Cell survival following treatment of BJ-5ta cells for 48 h with compound 11 in comparisons with the untreated control, as determined with the MTT assay (error bars = standard deviation, n = 3)

Fig. 5

Cell survival following treatment of Vero cells for 48 h with compound 11 in comparisons with the untreated control, as determined with the MTT assay using (error bars = standard deviation, n = 3)

In Silico drug likeliness Studies

Specific physicochemical properties are required for antibacterial drugs which distinguished them from other drugs. The unique design of the bacterial cell wall necessitates antibacterial agents to have specific properties in order to cross the cell wall. Such physicochemical properties include lower higher molecular weights and increased total polar surface area when compared to other drugs classes [37]. The drug-like properties (including Lipinski rule of five, GI absorption, and CYP2C19 inhibition) of the most potent compounds 11, 23, and 24 were evaluated in silico (Table 2) using the SwissADME web tool (http://www.swissadme.ch/).

Table 2

Computed properties of the selected active compounds using SWISS ADME

	Compound 11	Compound 23	Compound 24
MW g/mol	302.33	266.34	272.73
Log Sa (ESOL)b	−4.69	−3.95	−4.09
Log S1 (Ali)c	−5.09	−4.46	−4.37
H donor	2	2	2
H acceptor	3	2	2
Lipinski #violation	0	0	0
dTPSA (Å2)	62.83	53.60	53.60
No of rotatable bonds	4	6	4
GI absorption	High	High	High
CYP2C19 Inhibitor	Yes	Yes	Yes
eDrug Likeness	Yes	Yes	Yes

aPredicted aqueous solubility, where log S is the logarithm of the amount of compound (in moles) able to dissolve in a litre of water

bESOL, predicted aqueous solubility, calculated using a topological method[38]

cEstimated aqueous solubility using a topological method [39] with log S scale: insoluble <  − 10 < poorly <  − 6 < moderately <  − 4 < soluble <  − 2 very soluble < 0 highly soluble

dTPSA, topological polar surface area, polarity: TPSA between ≤ 140 Å2[40]

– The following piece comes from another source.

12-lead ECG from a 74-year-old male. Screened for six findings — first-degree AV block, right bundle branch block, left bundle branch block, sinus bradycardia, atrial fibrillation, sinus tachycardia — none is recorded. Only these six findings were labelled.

eCalculated with reference to Lipinski's rule of five: MW ≤ 500 g/mol; log P ≤ 5; HBD ≤ 5; HBA ≤ 10; no more than one violation allowed [41]

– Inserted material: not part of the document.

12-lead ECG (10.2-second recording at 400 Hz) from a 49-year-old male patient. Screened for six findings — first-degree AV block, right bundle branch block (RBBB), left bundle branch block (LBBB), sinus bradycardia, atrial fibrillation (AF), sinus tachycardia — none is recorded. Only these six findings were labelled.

The active compounds from this study have a molecular weight of less than 400 Da and calculated lipophilicity (ClogP) of less than 4, which make them ideal compounds for hit to lead optimization. Other drug-like properties including oral bioactivity and solubility were predicted using the SwissADME web tool. The predicted solubility of compounds 11, 23 and 24 ranges from −3.95 to −5.09; thus, these compounds are predicted to be moderately water-soluble. The flexibility defined as the number of rotatable bonds of all the active compounds are less than 9. Also, the polarity describes as the total polar surface area (tPSA) for the active compounds is less than 140 Å2 (or a total number of both H-bond donors and acceptors is less than 10). Thus, these compounds are predicted to have good oral bioavailability The predicted drug-likeness properties of all the active compounds identified in this study showed that they do not violate any of the parameters of the Lipinski’s rule of five [41]. All the active compounds from this study are predicted to possess good passive human gastrointestinal absorption and blood–brain barrier permeation.

Conclusion

In conclusion, we successfully synthesized a series of thirty derivatives of 7H-pyrrolo[2,3-d]pyrimidine with good antitubercular properties against the GFP reporter strain of Mtb. The most active compound in the series is 11 (MIC90 = 0.488), which was evaluated for cytotoxicity potentials against Human skin fibroblasts hTERT and Vero cell lines. The compound displays weak cytotoxicity against the BJ-5ta cell line but possesses no potential cytotoxicity risk against Vero cell lines. Also, the SAR study suggested that site substituted on the phenyl ring and methylene spacers between the phenyl and amine moieties at C-4 of 7-deazupurine influence antitubercular activity. All the potent compounds in this series have molecular weights less than 400 Da and ClogP less than 4, which suggests they are likely to maintain drug-likeness during lead optimisation. The results from this study provide evidence that compounds based on 7H-pyrrolo[2,3-d]pyrimidine could be further explored for the discovery of new compounds against TB.

Experimental

The chemicals and solvents used in this study were purchased from various chemical vendors: Sigma-Aldrich (Pty) Ltd. (Johannesburg, South Africa), Merck (Pty) Ltd. (Johannesburg, South Africa) and were used without purification. The progress of the reactions was monitored by thin-layer chromatography (TLC) using Merck 60F254 silica gel plates (Merck, Johannesburg, South Africa) supported on aluminium, and the plates were visualized under ultraviolet (UV254 and 366 nm) light or stained with iodine vapour. 1H and 13C NMR spectra were recorded on Bruker Biospin 600 MHz spectrometer, and the chemical shifts are given in values referenced to deuterated DMSO-d and are reported in parts per million (ppm). Chemical shifts for deuterated DMSO-d appear at 2.5 ppm for 1H and 39.5 ppm for 13C NMR spectra. Proton coupling patterns are abbreviated as follows: s (singlet), d (doublet), dd (doublet of doublet), t (triplet), q (quartet), and m (multiplet). Coupling constants (J) are reported in Hz. NMR data were analysed using MestReNova Software, version 5.3.2–4936. Melting points (mp) were established with a Büchi melting point B-545 instrument and were uncorrected. The High-resolution mass spectra (HRMS) were recorded using a Bruker micrOTOF-Q II mass spectrometer using atmospheric pressure chemical ionization (APCI) in positive ion mode.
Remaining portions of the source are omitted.